After three hours of Bible reading came three hours of prayer. Developing a meaningful prayer life, especially one in which the confession of sin is prominent, is an evidence of genuine repentance and spiritual renewal.

There seems to have been two prayers made on this occasion. The first one is mentioned in verse 4. Eight Levites cried with a loud voice unto the LORD their God. This was most likely a prayer of corporate confession and repentance for the nation. The second is mentioned in verse five, where another group of eight Levites stood up and blessed God. Today our only interest is the first of these prayers.

There is no doubt that unrepented sin disrupts our fellowship with God. David wrote, If I regard iniquity in my heart, the Lord will not hear me (Ps. 66:18). Isaiah 59:1–2 says, Behold, the LORD’S hand is not shortened, that it cannot save; neither his ear heavy, that it cannot hear: but your iniquities have separated between you and your God, and your sins have hid his face from you, that he will not hear (Isa. 59:1–2). Confession of sin, then, is not an end in itself, but the first step in seeking restoration to God’s favor.

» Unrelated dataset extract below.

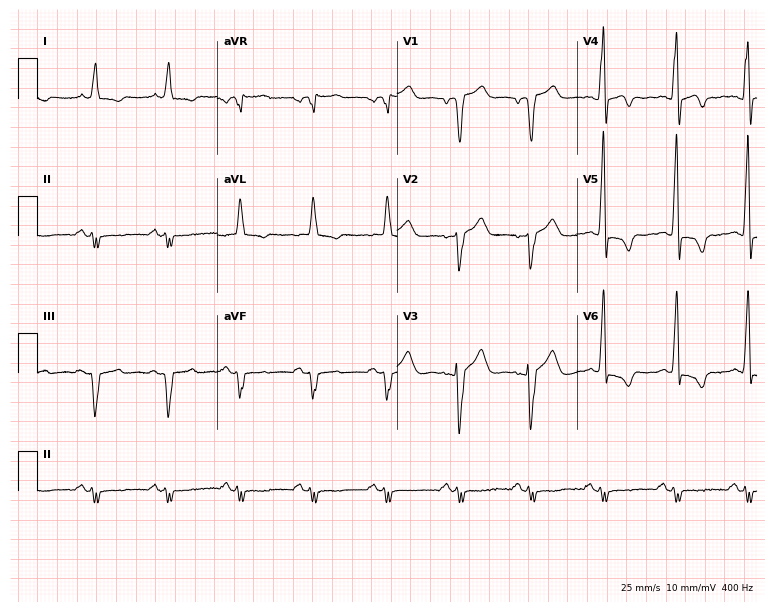
Electrocardiogram, an 83-year-old male patient. Of the six screened findings (first-degree AV block, right bundle branch block (RBBB), left bundle branch block (LBBB), sinus bradycardia, atrial fibrillation (AF), sinus tachycardia), none is recorded. Only these six findings were labelled.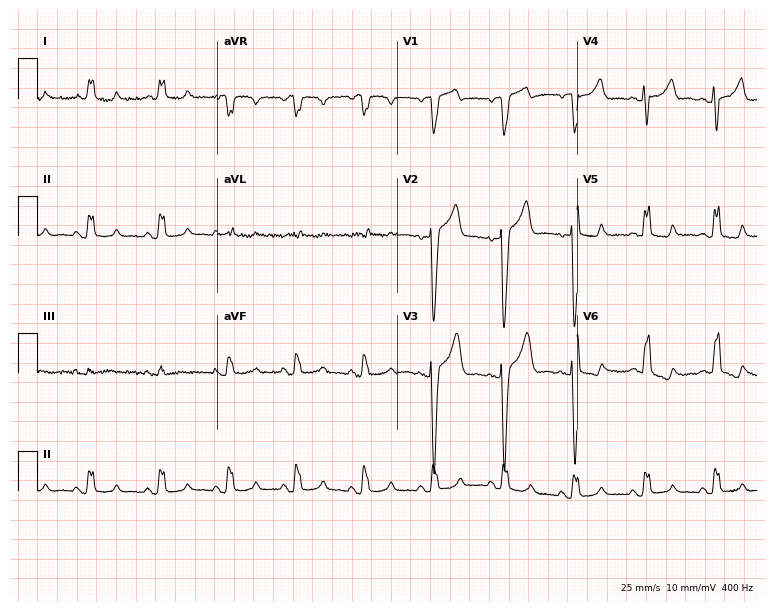
Electrocardiogram, a female, 59 years old. Interpretation includes left bundle branch block.

Verse 4 says that the Levites stood up upon the stairs when they cried out to the Lord. In other words, they went up on the platform that Ezra had used in the previous chapter. In our day, when microphones and sound systems make it easy to communicate with large crowds, we might not think too much of the importance of the Levites ascending a platform. But this was of tremendous importance to them. It shows that they were zealous for all the people to be united in this prayer of confession, so that God would hear them as a corporate body and have mercy on them.

Three things stand out clearly in today’s text.

First, Nehemiah made it abundantly clear that any genuine renewal of interest in and commitment to the Lord must begin with sincere, heartfelt repentance. Until and unless we understand how grievous our sin is to God, we will never be able to approach him with a full recognition of his own greatness and glory. We must come to him as miserable and condemned sinners, pleading no righteousness of our own but looking only to the shed blood of his dear Son, the Lord Jesus Christ.

Second, our renewal and commitment to the Lord must be grounded squarely in the Bible. That is the only place where we learn the greatness of our sin and misery, the wonders of our redemption, and how to express our gratitude to the Lord in lives of thankful obedience and piety. The reading of holy Scripture must be prominent both in our private devotions and in our public worship. Our God is not silent. He has made himself and his will known inerrantly and infallibly only in one place. His Word is one of his greatest gifts to his church.

And finally, the reality of our renewal and commitment can only be judged by the results that it produces in our hearts and lives. Does it produce repentance? Does it make our lives conform more and more to the standards of God’s holy law? If not, the problem is not God’s nor the Bible’s, but ours. In that case, we have quenched the Spirit and not allowed the Word to change our thinking or behavior. As my theology professor used to say, “If you don’t have the fruit, you don’t have the root.” It should be one of our highest priorities to reflect the marvelous grace of God in every aspect of our lives.

Nehemiah summons you to a more faithful walk with Jesus Christ. Look now to the cross and to the precious blood shed there. Trust the power of God’s indwelling Spirit to make it a reality for you, the members of your family, this church and the kingdom of our Lord and Savior Jesus Christ! Amen.